Other than that, if it moves, lube it. Motor bushings especially, but anything that isn't greased can be oiled. Again, a tiny dab is plenty. Even your wheels and couplers can be lubed with a dry graphite lubricant. Too much lubricant in the same spot is bad, but not lubing everything you can find where parts rub together.


----------



## grashley (Aug 27, 2015)

CTV Thanks!

How far must I disassemble the loco / trucks, if at all to clean? Do they need to be completely clean or just remove what is visible? Can all oil points be reached by simply removing the shell?

I'm a newbie at this, so please be gentle!


----------



## CTValleyRR (Jul 26, 2014)

No offense, but if you had more experience, you would 't ask that question. It entirely depends on the locomotive.

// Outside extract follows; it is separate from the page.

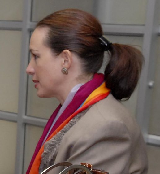 Fernanda Espinosa, Ministra de Relaciones Exteriores de Ecuador. Recibiendo a Cristina Fernández de Kirchner quien no aparece en la foto.
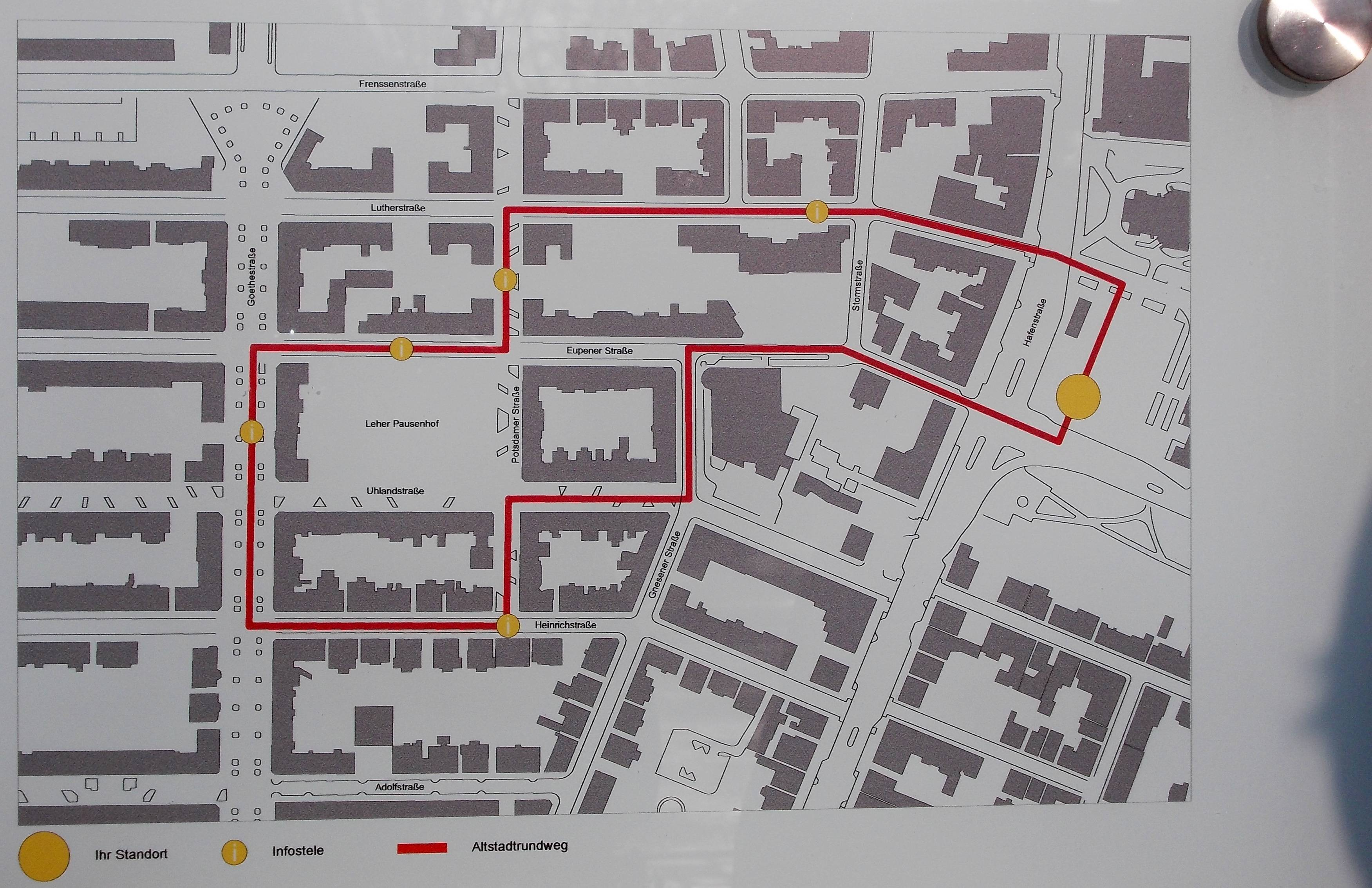 Plan des Altstadtrundgangs Bremerhaven-Lehe, Standort: neben der Bushaltestelle auf dem Ernst Reuter-Platz

I have steamers that I can just flip over into a cradle and clean / lube everything without any disassembly whatsoever -- which is gòod, because reassembling drive rods can be tricky.

On the other hand, I have a couple of diesel locomotives where you have to pull the shell, the circuit board, and weight off to get into anything important. Also, most diesels have gears in the trucks. Sometimes you can see the gears just by turning the loco over; sometimes there is a plate on the bottom of the truck that pops off for maintenance; others require removing the truck from the locomotive.

Your best source of what is where is the exploded parts diagram of the loco.


----------